Ground Water and the Aquifers
February 25, 2016Chipotle Outbreak
March 10, 2016Food Chain Radio Show #1046
Michael Olson, Author & Urban Farming Agriculturalist
Local Food for the 90%
Guest: Dr. Elliot Campbell, Assistant Professor of Environmental Engineering University of California, Merced
Produced with UC Intern Producer Dylan Huntzinger
In the early 1970’s there were 6.8 million farms in the United States. Then word went out across the land from USDA’s Secretary of Agriculture for farmers to take advantage of technologies of the Green Revolution and “Get big or get out!”
And so farmers industrialized the production of food, which meant fewer and fewer farmers grew more and more of fewer and fewer crops on larger and larger parcels of land. Today there are less than two million farms in the United States.
That so few farmers can grow so much food most certainly has its benefits. City people, for example, can now devote more of their precious time to more fruitful endeavors than growing food, like… like… like….
But some city people are not satisfied with eating the processed foods of industrial agriculture. They prefer foods that are fresh, unique, colorful, full of taste, with a pleasant bouquet, and oh yes, full of nutrition. They want to tell their neighbors about the heritage, dry-farmed, vine-ripened, organic tomatoes they found at the farmers market.

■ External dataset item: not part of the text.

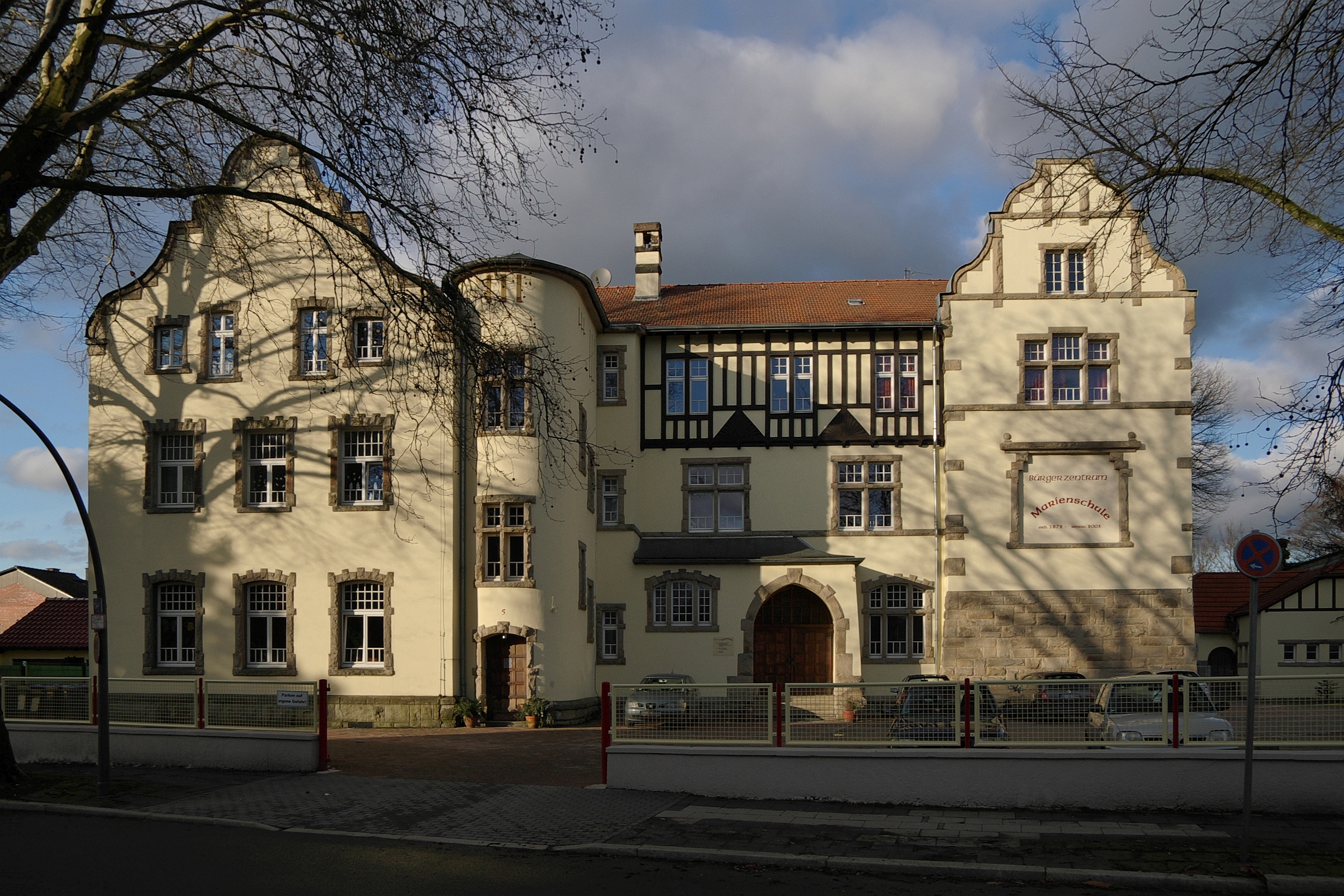 Bürgerzentrum Marienschule, Castrop, Merklinde, Johannesstraße 5, Baudenkmal, Listennummer 32
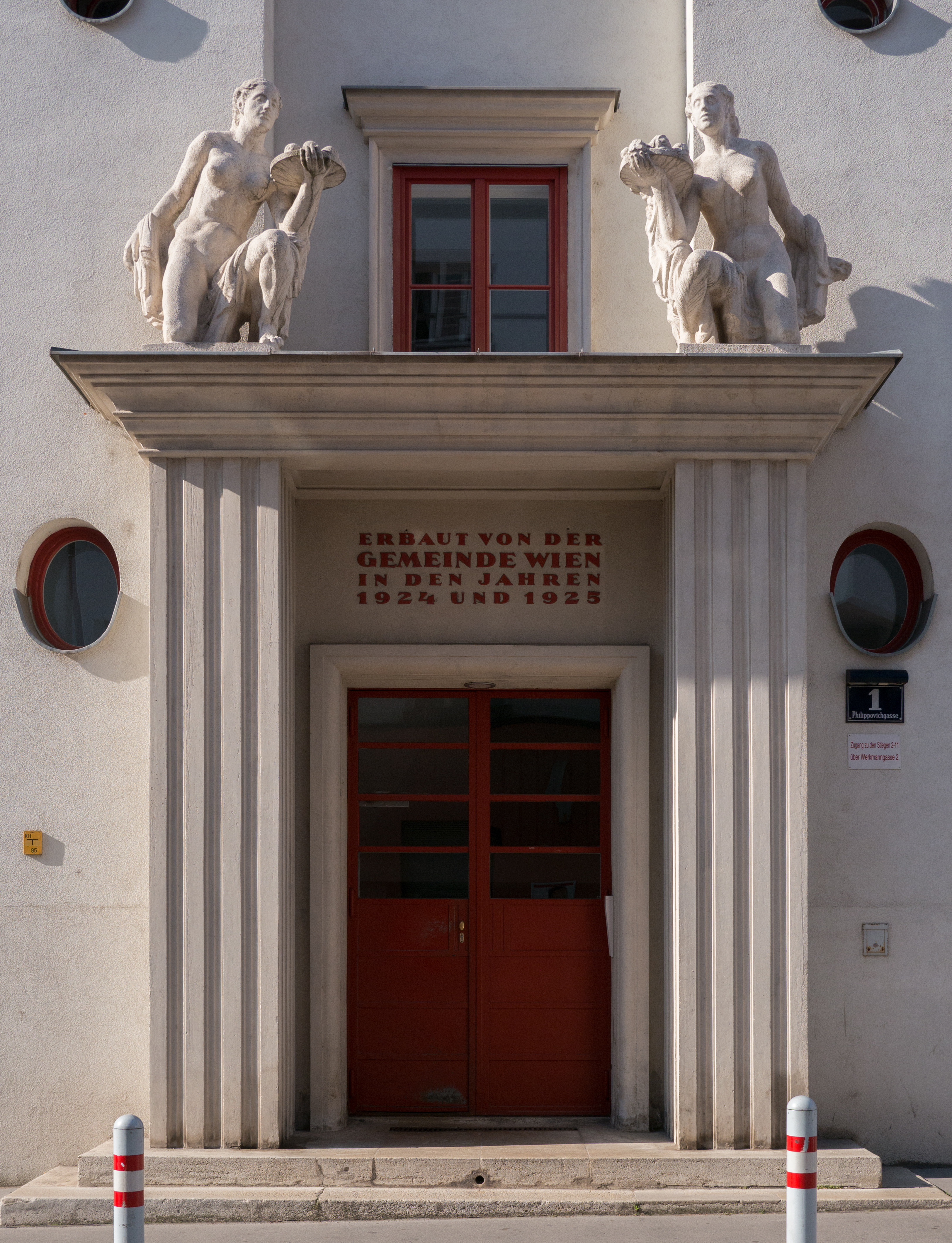 Klosehof
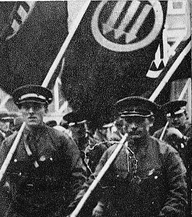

Critics of this local foodism say proponents are just fooling themselves in thinking local food can ever provide enough food to satisfy the hunger of so many people living in close proximity to each other.
Then along comes an academic study claiming up to 90 percent of Americans could be fed entirely by food grown or raised within 100 miles of their homes. This leads us to ask…
Leave a comment below: How can local food feed the 90%?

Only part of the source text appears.